Toutefois, la proposition du PQ, comme le régime actuel, est trop inflexible et insensible aux différences économiques entre les types de minerai, aux conditions économiques variables de différentes mines et aux grandes variations historiques des prix pour les différents minéraux.
Il faut doter le Québec d’un régime dynamique de redevances qui soit ajusté aux variations de coûts et de revenus d’une mine à l’autre, d’un type de minerai à l’autre. Ce régime doit permettre aux investisseurs de réaliser un rendement attrayant, approprié aux risques encourus dans ce secteur industriel…mais pas plus.
Les arrangements conclus avec chaque mine devraient être rendus publiques.

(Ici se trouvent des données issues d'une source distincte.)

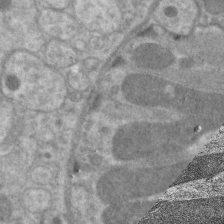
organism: C. elegans
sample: Pharynx
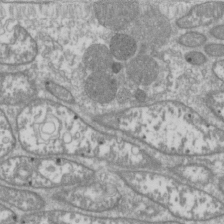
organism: Drosophila
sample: Cell division; meiosis; drosophila spermatocytes
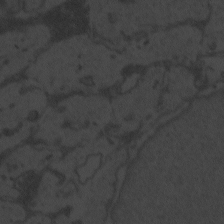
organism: Zebrafish
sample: Macrophage infected with Toxoplasma gondii
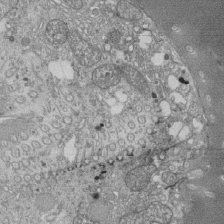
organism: Tetrahymena
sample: Cilia in tetrahymena
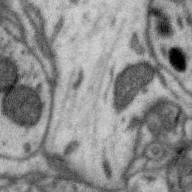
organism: Zebra finch
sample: Brain
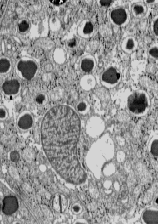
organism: C57BL Mouse
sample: Pancreatic islet
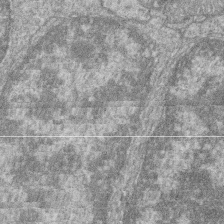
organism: Zebrafish
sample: Cilia; retinal pigment epithelium
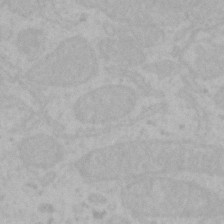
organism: Mouse
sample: Choroid plexus
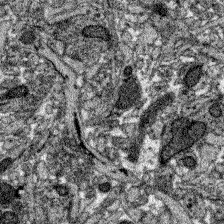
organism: Zebrafish
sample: Larval olfactory bulb
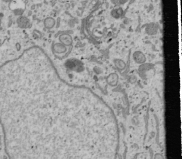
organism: Human
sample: Mitochondria in U2OS cells
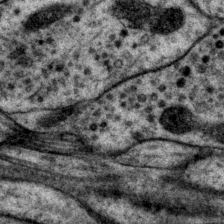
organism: P. pacificus
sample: Pharynx
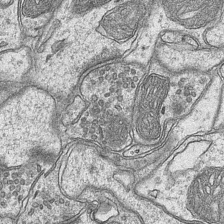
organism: Mouse
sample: CA1 Hippocampus
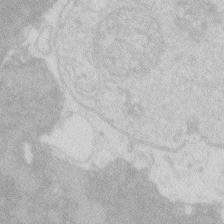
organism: Zebrafish
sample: Macrophage
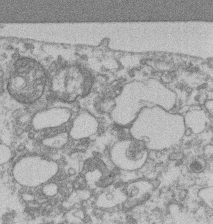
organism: Mouse
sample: T cell stromal cell synapse
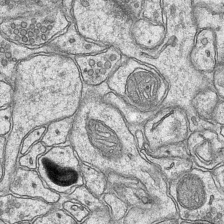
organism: Mouse
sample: CA1 Hippocampus
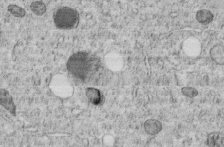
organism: C. elegans
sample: C. elegans embryo early stage
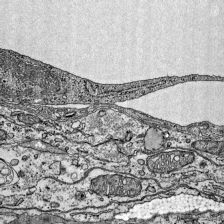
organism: Mouse
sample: Visual Cortex
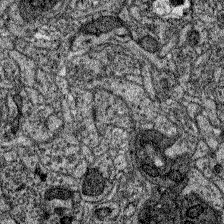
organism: Zebrafish
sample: Larval olfactory bulb
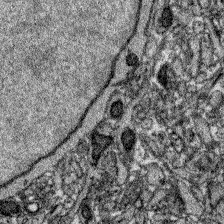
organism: Zebrafish
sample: Larval olfactory bulb
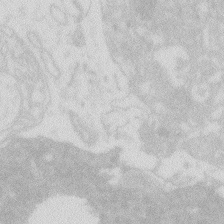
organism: Zebrafish
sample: Macrophage
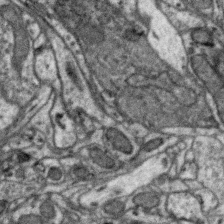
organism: Zebra finch
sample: Brain
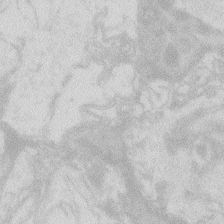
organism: Zebrafish
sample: Macrophage
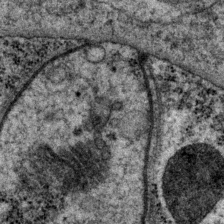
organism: P. pacificus
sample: Pharynx
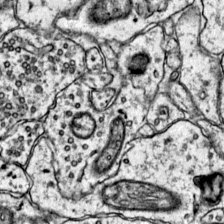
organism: Mouse
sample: Primary visual cortex
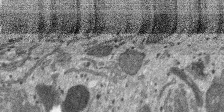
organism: Human
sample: Lung epithelial cells infected with SARS-CoV-2
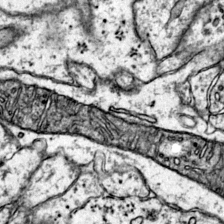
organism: Mouse
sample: Primary visual cortex
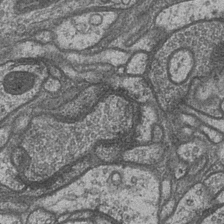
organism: Drosophila
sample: Optic medulla
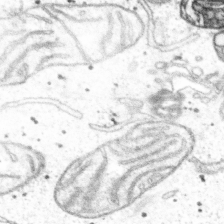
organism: Human
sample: HeLa cells
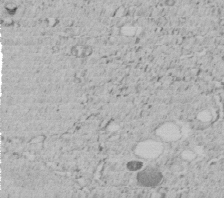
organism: C. elegans
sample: C. elegans embryo early stage
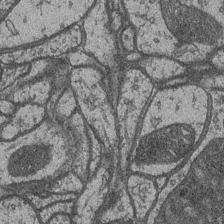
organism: Drosophila
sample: Optic medulla
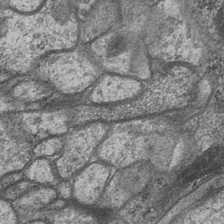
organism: Drosophila
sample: Optic medulla
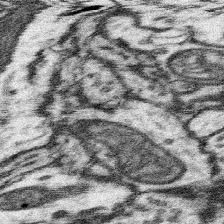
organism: Mouse
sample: Somatosensory cortex neuropil
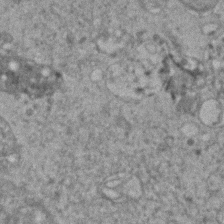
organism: Human
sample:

Le partage des bénéfices entre les actionnaires de chaque mine et les citoyens du Québec devrait être explicite et transparent.
Les périodes électorales, c’est bien connu, sont souvent des moments d’engagements ambigus ou opportunistes qui reflètent plus l’anxiété du moment qu’une sobre analyse des faits.
Une fois élu, un parti politique doit gouverner dans l’intérêt de la société, de toute la société…et dans le respect des institutions qui incitent une population à épargner, investir et innover.
« Le monde est en chamaille.» Partout, les populations sont inquiètes de leur avenir économique. Nous avons au Québec une certaine et fugace chance de prospérité dans un monde incertain. Ne gaspillons pas cette chance par des politiques mal avisées.
Les opinions exprimées dans ce texte n’engagent que l’auteur.